Where do UK businesses actually use multi-agent systems in 2026?
Adoption is early. The British Chambers of Commerce "Powering Productivity" report, published in March 2026 with Atos and the University of Essex, found agentic AI was the least-adopted category of AI at just 7% of firms using it. Text generation, by contrast, sat at 85%.
So most UK firms are still on generative basics, not orchestrated agents. The same BCC research put overall AI use at 54% of firms, up from 35% in 2025 and 23% in 2023. Adoption of AI is racing ahead. Multi-agent orchestration is the part still finding its feet.

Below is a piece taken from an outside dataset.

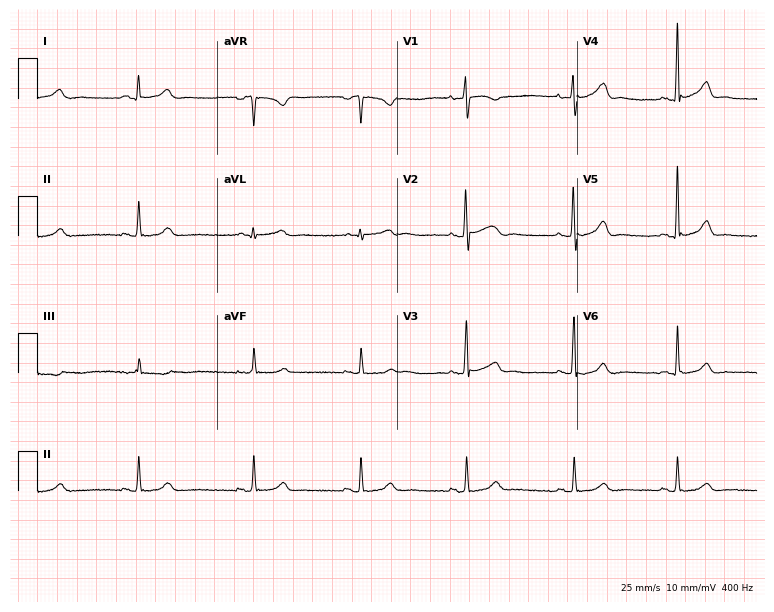
ECG (7.3-second recording at 400 Hz) — a female patient, 23 years old. Labelled as a normal ECG.
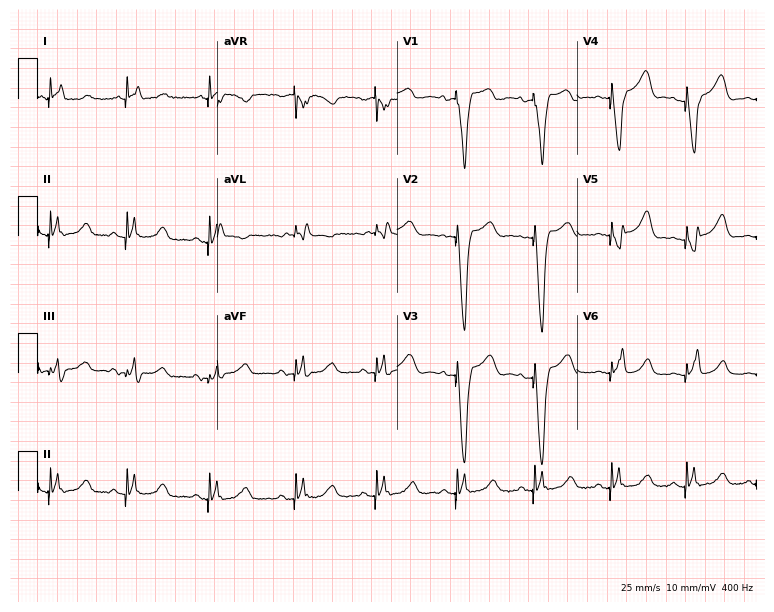
ECG — an 81-year-old female. Screened for six findings — first-degree AV block, right bundle branch block, left bundle branch block, sinus bradycardia, atrial fibrillation, sinus tachycardia — none is recorded. Other findings, if any, are not listed.

The realistic 2026 use cases are narrow and high-value. Deep research and competitive analysis, where a coordinator fans out across many sources. Complex document review across large portfolios. Coding tasks where one agent plans and others implement in parallel. These are exactly the jobs where breadth beats a single thread.
What are the main risks of multi-agent systems?
The failure modes are different from a single agent, and worth knowing before you build. The biggest is simple: cost that scales faster than value. Gartner predicts over 40% of agentic AI projects will be scrapped by the end of 2027, often because costs outran the business case.
Coordination is the other hard part. Workers can duplicate each other's effort, return contradictory findings, or hand the coordinator more than it can reconcile. Because the agents run in parallel and non-deterministically, the same input can produce different behaviour on different runs, which makes debugging genuinely harder than with a single agent.
There is a governance angle too. Under the ICO's guidance on AI and data protection, any system processing personal data at scale needs a Data Protection Impact Assessment. Several agents each touching data at once makes it harder to trace exactly what was accessed and why, so your audit trail needs to be built in from the start, not bolted on.
Should a UK business build a multi-agent system?
Use this rule of thumb. Reach for multiple agents only when the task splits cleanly into independent parts that can run at once, and when the answer is valuable enough to justify roughly 15 times the token cost of a single query. Research, wide-ranging analysis, and large-scale document work fit. Most day-to-day tasks do not.
The practical path is to start with a single well-scoped agent. Measure what it produces and where it falls short. Only add a second and third agent once you can point to a specific limit a single agent cannot clear. That keeps the cost honest and the system debuggable, and it is the sequence the frontier labs themselves followed.